Wichtig: Nach dem Klick auf „Anwenden“ arbeitet das System einige Minuten. Bei großen SSDs kann das durchaus 10-15 Minuten dauern. Lasst den Mac in Ruhe arbeiten und schließt keine anderen Programme.
Alternative: APFS-Container nutzen
Seit macOS High Sierra gibt es noch eine elegantere Lösung: APFS-Container mit mehreren Volumes. Diese teilen sich dynamisch den verfügbaren Platz. Im Festplattendienstprogramm könnt ihr über „Volume hinzufügen“ neue Bereiche erstellen, ohne feste Größen vorzugeben. Das ist flexibler als klassische Partitionen.
Externe SSDs partitionieren
Der gleiche Prozess funktioniert auch mit externen SSDs und Festplatten. Besonders bei großen externen Laufwerken macht eine Aufteilung Sinn: eine Partition für Time Machine, eine für Projekte, eine für Archive. Moderne USB-C SSDs sind so schnell, dass sie wie interne Laufwerke funktionieren.
Troubleshooting häufiger Probleme
Falls das Festplattendienstprogramm meldet, dass die Partition nicht verkleinert werden kann, liegt meist zu wenig freier Speicher vor. macOS braucht Puffer für temporäre Dateien. Löscht größere Dateien oder leert den Papierkorb komplett.

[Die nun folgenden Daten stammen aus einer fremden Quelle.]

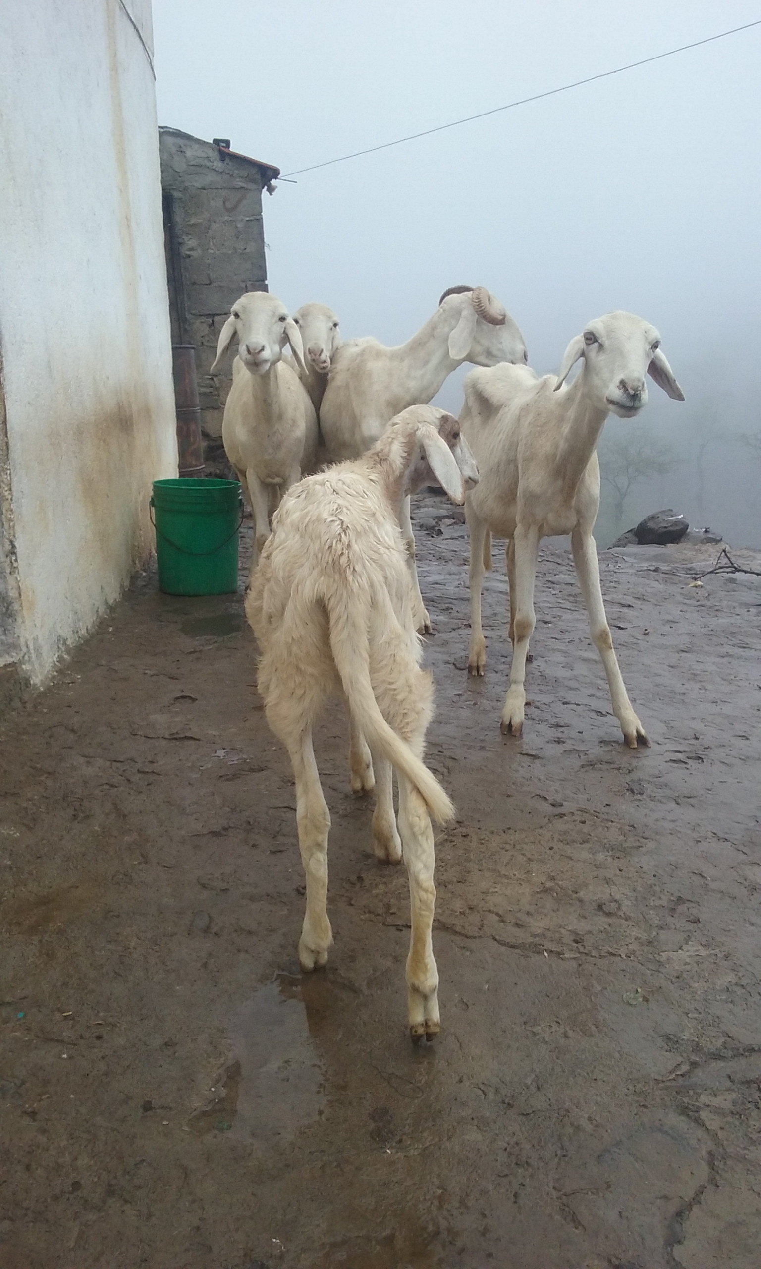 Cette image représente une bande de moutons retardant le chanement du temps devant chez ma grand-mère This is an image with the theme "Africa on the Move or Transport" from: Cape Verde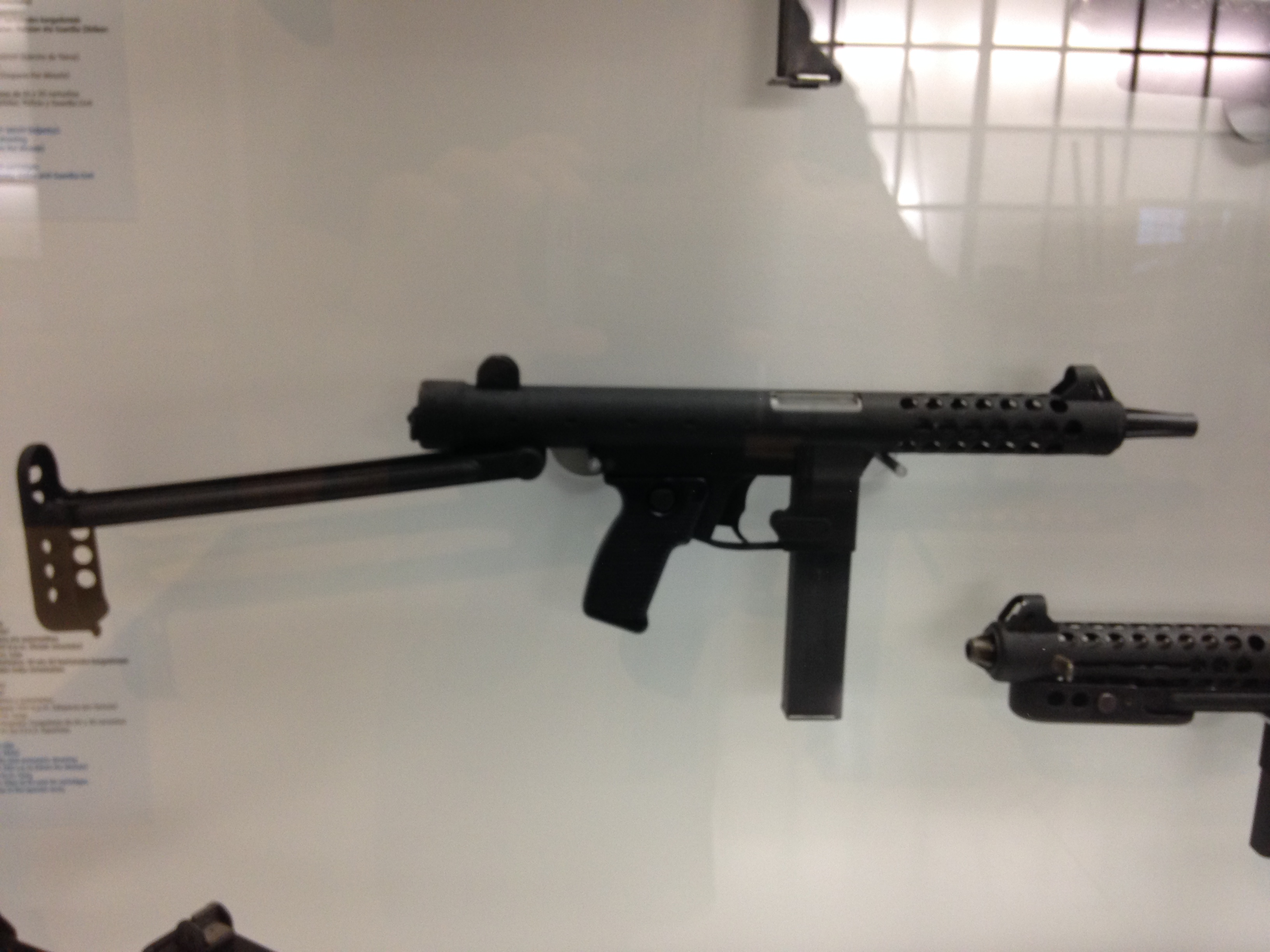 Museo de la Industria Armera de Éibar. Subfusil Z-62 fabricado por STAR de Eibar.

Bei „Disk kann nicht ausgehängt werden“-Fehlern sind meist Programme aktiv, die auf Dateien zugreifen. Beendet alle offenen Programme und versucht es erneut.
Nach der Partitionierung
Die neue Partition erscheint automatisch im Finder und auf dem Desktop. Ihr könnt sofort Daten hinüberziehen oder sie als Standard-Download-Ordner einrichten. In den Systemeinstellungen unter „Allgemein“ lassen sich auch Standard-Speicherorte für verschiedene Dateitypen festlegen.
Ein Tipp für Profis: Erstellt auf der neuen Partition gleich eine sinnvolle Ordnerstruktur. Ordner wie „Projekte“, „Downloads“, „Archive“ und „Temp“ helfen bei der Organisation. Mit Tools wie Hazel könnt ihr sogar automatische Sortierregeln einrichten.